“We have to pass the bill so that you can find out what is in it” (continued)

I mean this in less snarky way than the title of this post suggests, but I continue to be surprised by some of what worked its way into the health care reform bill.

Today the Supreme Court held 7-2 in an opinion by Justice Stevens that 31 U.S.C. 3730(e)(4)(A), a provision of the False Claims Act that bars qui tam actions that are based upon the public disclosure of allegations of fraud against the government in (among other things) “a congressional, administrative, or [GAO] report, hearing, audit, or investigation,” includes state and local administrative hearings, audits, or investigations, and not just federal ones.   But tucked away in a footnote is notice that the holding of the case (Graham County Soil & Water Conservation District v. United States ex rel Wilson, 08-304), will have limited application going forward:

On March 23, 2010, the President signed into law the Patient Protection and Affordable Care Act, Pub. L. 111–148, 124 Stat. 119.  Section 10104(j)(2) of this legislation replaces the prior version of 31 U.S.C. §3730(e)(4) with new language.  The legislation makes no mention of retroactivity, which would be necessary for its application to pending cases given that it eliminates petitioners’ claimed defense to a qui tam suit. See Hughes Aircraft Co. v. United States ex rel. Schumer, 520 U. S. 939, 948 (1997).

The health care reform law changes the relevant text to provide for dismissal of a qui tam action based on a public disclosures “in a congressional, [GAO], or other Federal report, hearing, audit, or investigation.”  Thus, it essentially overrules today’s decision.  The amendment also eliminates the old language, under which a court would not have jurisdiction over a case based on a public disclosure, to simply state that a court shall dismiss an action, unless opposed by the Government, if substantially the same allegations were publicly disclosed.

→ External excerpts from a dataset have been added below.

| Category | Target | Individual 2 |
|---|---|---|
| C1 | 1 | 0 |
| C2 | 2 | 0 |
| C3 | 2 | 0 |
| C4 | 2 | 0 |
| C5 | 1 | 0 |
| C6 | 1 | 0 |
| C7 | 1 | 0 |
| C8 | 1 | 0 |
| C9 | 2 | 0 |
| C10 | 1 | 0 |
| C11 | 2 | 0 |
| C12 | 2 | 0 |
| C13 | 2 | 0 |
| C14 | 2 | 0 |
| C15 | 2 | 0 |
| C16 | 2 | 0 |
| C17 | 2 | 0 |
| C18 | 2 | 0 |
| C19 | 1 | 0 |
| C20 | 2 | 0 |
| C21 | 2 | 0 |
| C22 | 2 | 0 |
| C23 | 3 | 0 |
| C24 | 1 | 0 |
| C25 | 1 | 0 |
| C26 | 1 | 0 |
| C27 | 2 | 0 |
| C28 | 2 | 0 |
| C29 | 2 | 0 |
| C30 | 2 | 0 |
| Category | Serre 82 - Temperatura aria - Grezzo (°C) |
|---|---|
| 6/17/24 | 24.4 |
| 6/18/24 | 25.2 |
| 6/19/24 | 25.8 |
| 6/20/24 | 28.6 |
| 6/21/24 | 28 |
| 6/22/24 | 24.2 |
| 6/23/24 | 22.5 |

The full text of the revised language is available after the jump. A redline reflecting the change is available here.

Critics of the change note that the amendments “are not limited to FCA actions against health care companies,” but it’s not unusual for Congress to make a change apply across-the-board even if it is nominally motivated by concern in a particular area. (Think of the USA PATRIOT Act, which, unless you believe the conspiracy theorists, was prompted by terrorism investigations but which amended provisions of general applicability.)  But the case before the Court involves flood cleanup, not health care fraud.  The amendment to the FCA is germane to health care reform in that it makes it easier to maintain a qui tam action against an entity that allegedly has defrauded the government. But the provision still looks a bit like the sort of provision that gets attached to must-pass legislation as a favor to a powerful constituency, rather than something that Congress considered directly relevant to the subject of the legislation. 

UPDATE: Both because I assume a high degree of background knowledge from our readers, and because I’m too lazy to provide much background, I don’t explain much about the qui tam mechanism.  One of the posts in the comment thread gives a helpful primer for people who aren’t already steeped in this area of the law.  It’s a fascinating area, with an interesting historical pedigree and which raises juicy separation-of-powers issues.

Here’s the full text:

(4)(A) The court shall dismiss an action or claim under this section, unless opposed by the Government, if substantially the same allegations or transactions as alleged in the action or claim were publicly disclosed–

(i) in a Federal criminal, civil, or administrative hearing in which the Government or its agent is a party;

(ii) in a congressional, Government Accountability Office, or other Federal report, hearing, audit, or investigation; or

(iii) from the news media,unless the action is brought by the Attorney General or the person bringing the action is an original source of the information.

(B) For purposes of this paragraph, “original source” means an individual who either (i) prior to a public disclosure under subsection (e)(4)(a), has voluntarily disclosed to the Government the information on which allegations or transactions in a claim are based, or (2) who has knowledge that is independent of and materially adds to the publicly disclosed allegations or transactions, and who has voluntarily provided the information to the Government before filing an action under this section.

H.R.  3590, § 10104(j), 111th Cong. (2009) (emphasis added).